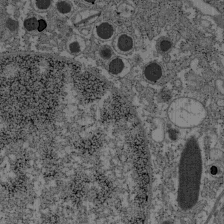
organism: C57BL Mouse
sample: Pancreatic islet
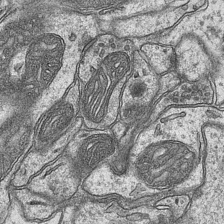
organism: Mouse
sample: CA1 Hippocampus
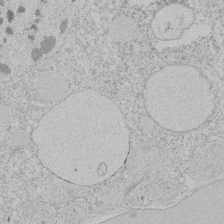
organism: Tetrahymena
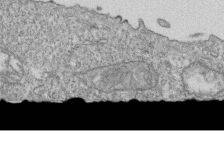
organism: Human
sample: HeLa cell HIV synapse
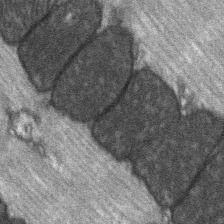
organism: C57BL Mouse
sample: Soleus
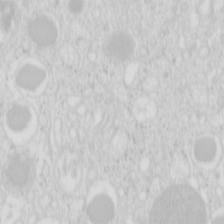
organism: Mouse
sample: Pancreas
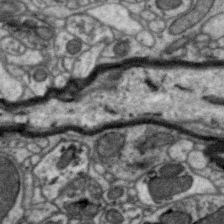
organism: Zebra finch
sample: Brain
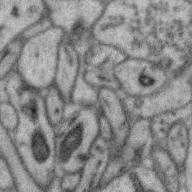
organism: Zebra finch
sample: Brain
------------------------
> **TASK DIRECTIONS**
Please transcribe all of the entries word for word, with the pictures left out.

> **SOLUTION TO THIS TASK**
organism: C57BL Mouse
sample: Pancreatic islet
organism: Mouse
sample: CA1 Hippocampus
organism: Tetrahymena
organism: Human
sample: HeLa cell HIV synapse
organism: C57BL Mouse
sample: Soleus
organism: Mouse
sample: Pancreas
organism: Zebra finch
sample: Brain
organism: Zebra finch
sample: Brain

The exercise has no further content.